Urinary matrix metalloproteinase activity in diabetic kidney disease: a potential marker of disease progression
- PMID: 22949917
- PMCID: PMC3433015
- DOI: 10.1159/000339645
Urinary matrix metalloproteinase activity in diabetic kidney disease: a potential marker of disease progression
Abstract
Background: Progressive kidney fibrosis, associated with chronic kidney disease (CKD), results from an imbalance in extracellular matrix (ECM) homeostasis. Reduced matrix metalloproteinases (MMP) activity causing lower clearance of ECM proteins has been implicated mainly through an overproduction of tissue inhibitors of metalloproteinases (TIMP), but also by reduced MMP synthesis. We tested the hypothesis that MMP activity can be measured in human urine and can be used as a potential biomarker of the progression of diabetic kidney disease (DKD).

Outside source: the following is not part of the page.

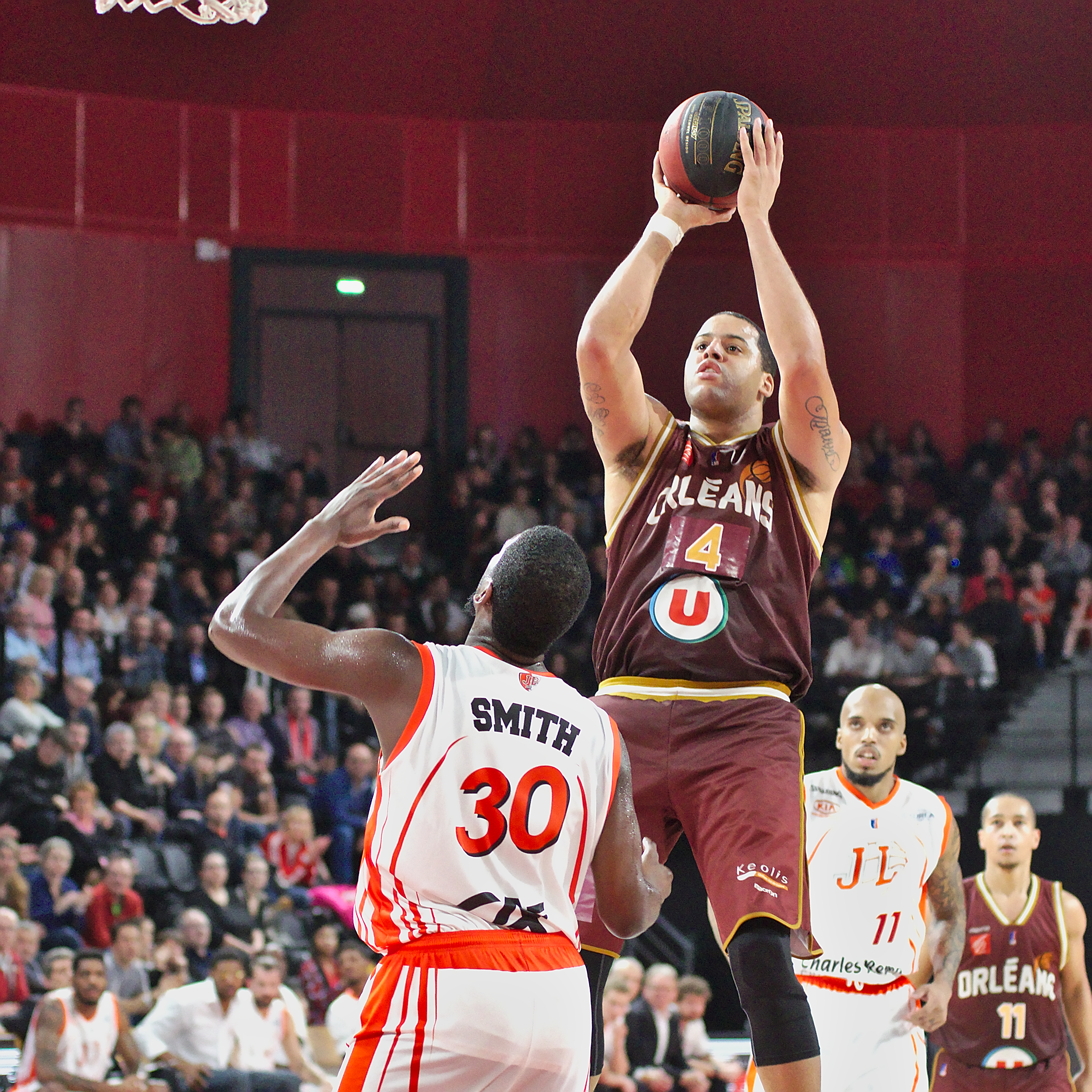 JLB-OLB - 20150124

Methods: An observational prospective study was performed on 102 DKD patients using 21 diabetic patients without kidney disease and 21 healthy volunteers as controls. The Molecular Probes EnzChek Gelatinase/Collagenase Assay Kit were used to determine urinary MMP activity using DQ™ Gelatin (total MMPs), DQ™ Collagen I (interstitial collagenases) and DQ™ Collagen IV (gelatinises) substrates. A broad-spectrum synthetic inhibitor of all MMP, 1,10-phenanthroline, was used to confirm that the proteolytic activity is due to MMP activity. All MMP values were expressed per unit of urine creatinine.

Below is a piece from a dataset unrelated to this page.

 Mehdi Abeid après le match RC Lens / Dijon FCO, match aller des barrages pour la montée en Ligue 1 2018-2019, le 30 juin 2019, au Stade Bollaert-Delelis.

Results: Overall urinary MMP activity (DQ Gelatin substrate) was significantly elevated in DKD patients (14.76 ± 3.65 Δ fl/h/mmol creatinine) compared to diabetes mellitus controls (7.09 ± 2.12 Δ fl/h/mmol creatinine) and healthy volunteers (1.87 ± 0.74 Δ fl/h/mmol creatinine) (ANOVA p = 0.01). Within the DKD cohort, there was an approximate threefold higher urinary MMP activity in nonprogressive DKD patients compared to those with progressive disease (p = 0.002). The urinary MMP activity:creatinine ratio was significantly higher in normoalbuminuric and microalbuminuric DKD compared to macroalbuminuric DKD. Positive correlations were observed between the rate of total MMP activity and interstitial collagenases (r = 0.75, p < 0.0001) and gelatinases (r = 0.59, p = 0.0001). The accuracy of MMP activity to predict the rate of annual eGFR decline (ROC analysis) was 77% compared to 64% for albuminuria.
Conclusions: Total MMP activity can be easily measured in human urine. Surprisingly and in contrast to MMP activity in the kidney, urine MMP activity is elevated in DKD. However, there is a significantly lower MMP activity in patients with progressive DKD. ROC analysis demonstrates that single urine MMP activity estimation is superior to albuminuria in predicting DKD patients with progressive disease.
Keywords: Albuminuria; Diabetic kidney disease progression; End-stage renal disease; Gelatinases; Interstitial collagenases; Matrix metalloproteinases activity; Type 2 diabetes mellitus.